-- Data for analysis --
*** Block opens ***
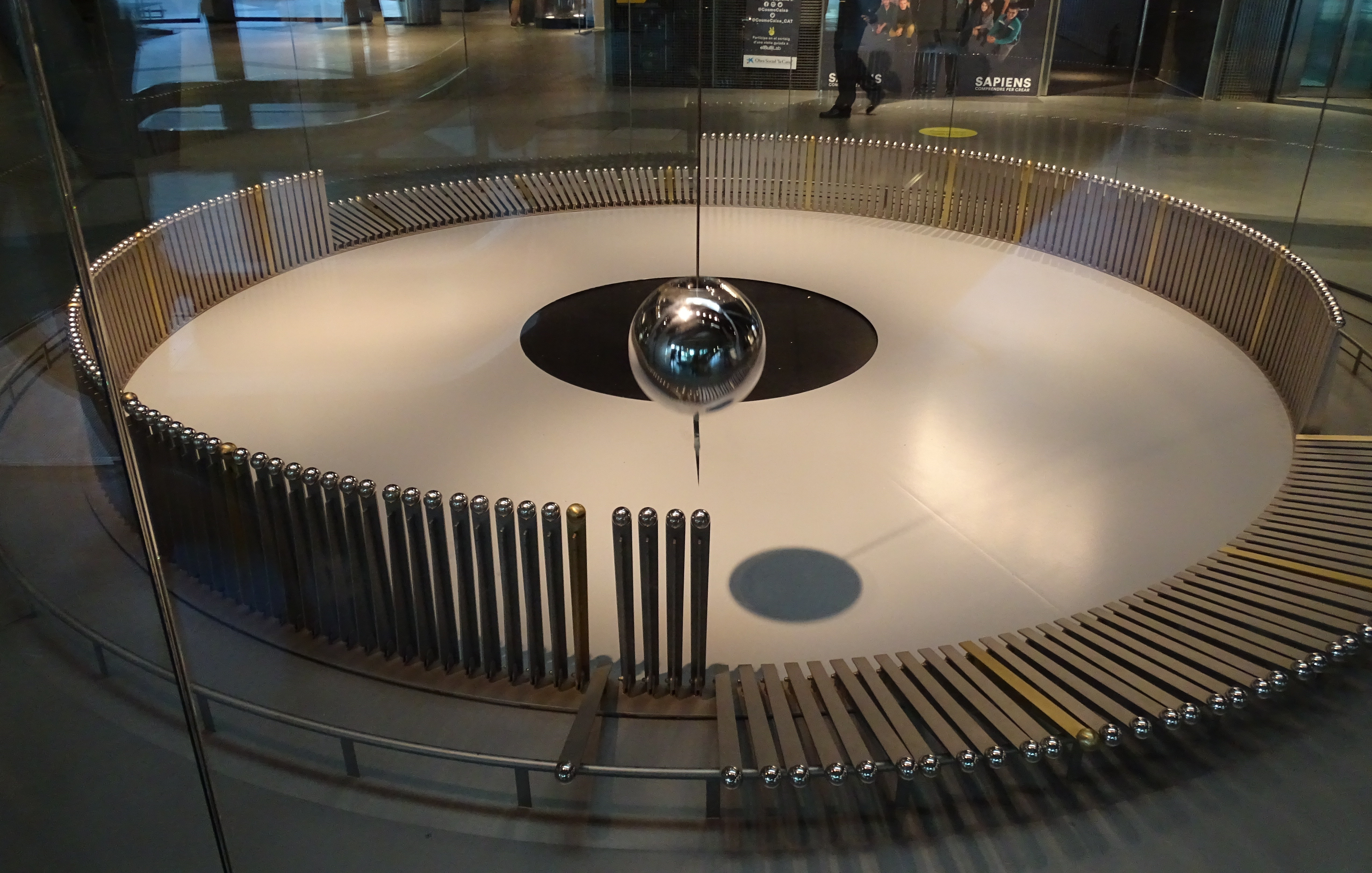 De slinger van Foucault in CosmoCaixa Barcelona.
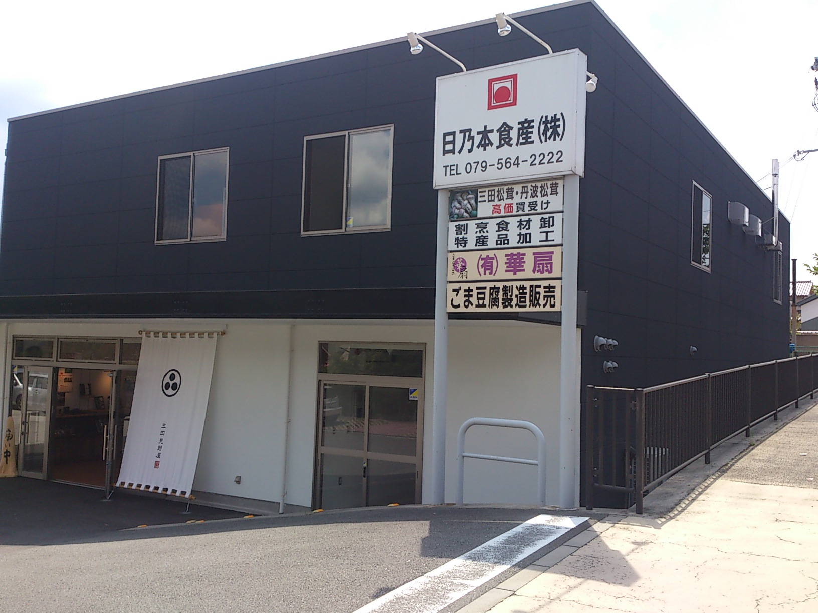 日乃本食産株式会社 三田見野屋
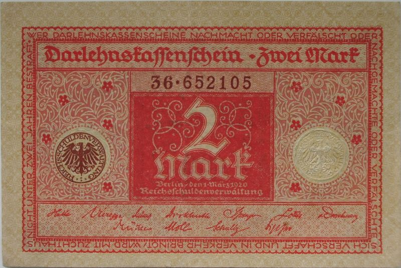 Darlehenskassenschein von 1920 zu 2 Mark; Selbst fotografiert am 9.3.2006
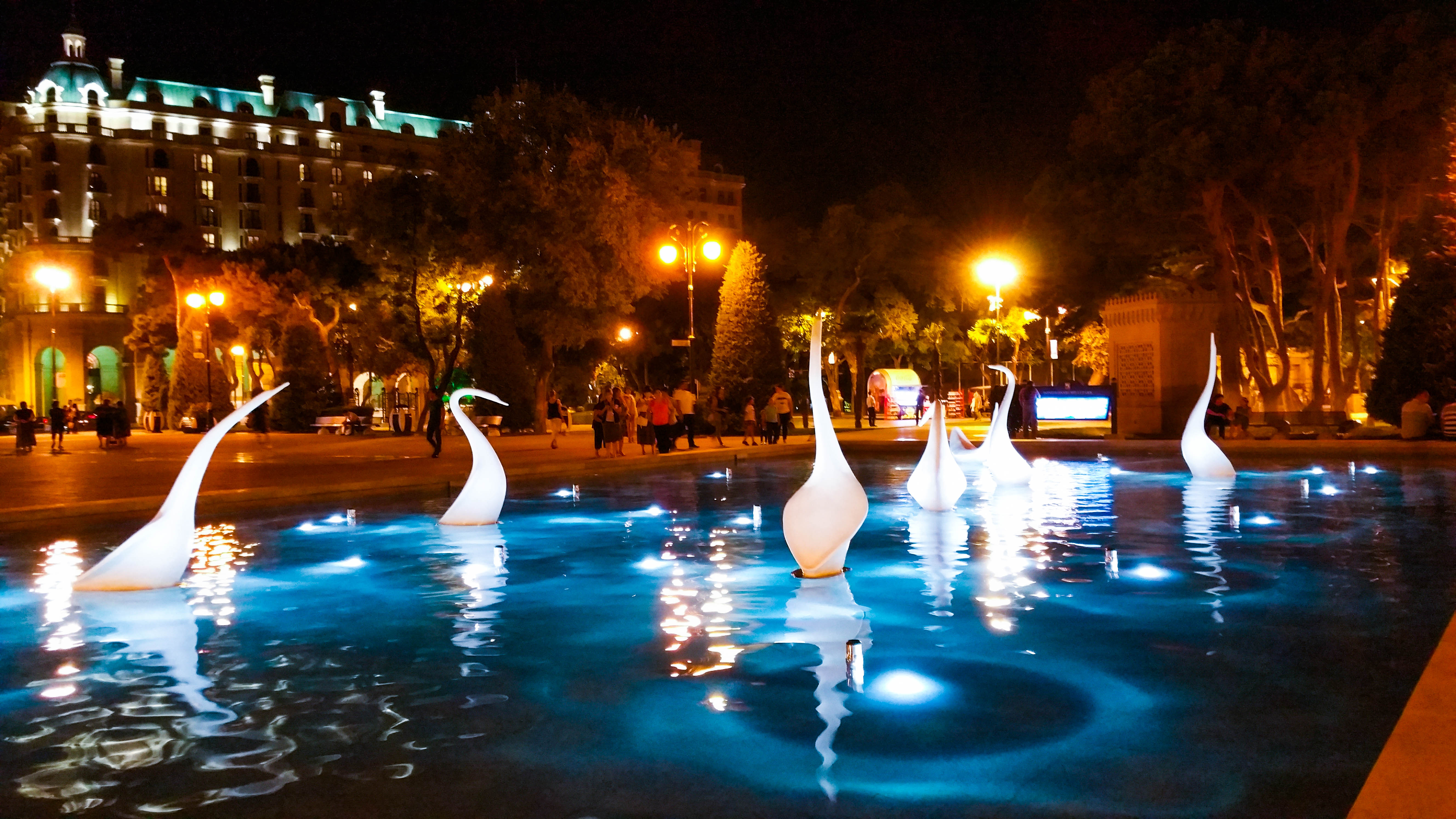 Bakıda Qu quşları fontanı
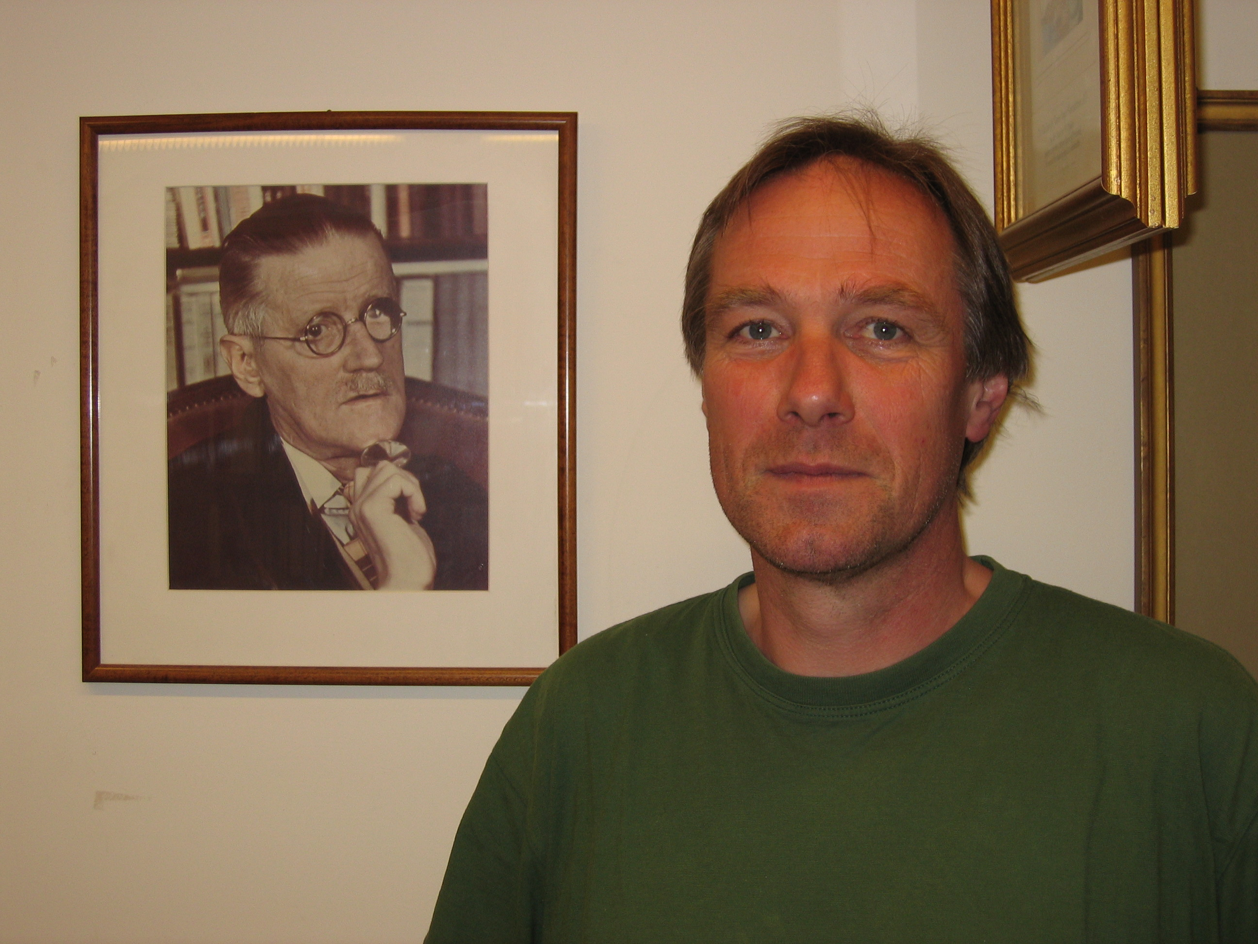 Friedhelm Rathjen in der Zurich James Joyce Foundation vor einem Foto von James Joyce, Mai 2010
*** Block closes ***
Produce the entries above once more, exactly as given, with each picture left out.

 De slinger van Foucault in CosmoCaixa Barcelona.
 日乃本食産株式会社 三田見野屋
 Darlehenskassenschein von 1920 zu 2 Mark; Selbst fotografiert am 9.3.2006
 Bakıda Qu quşları fontanı
 Friedhelm Rathjen in der Zurich James Joyce Foundation vor einem Foto von James Joyce, Mai 2010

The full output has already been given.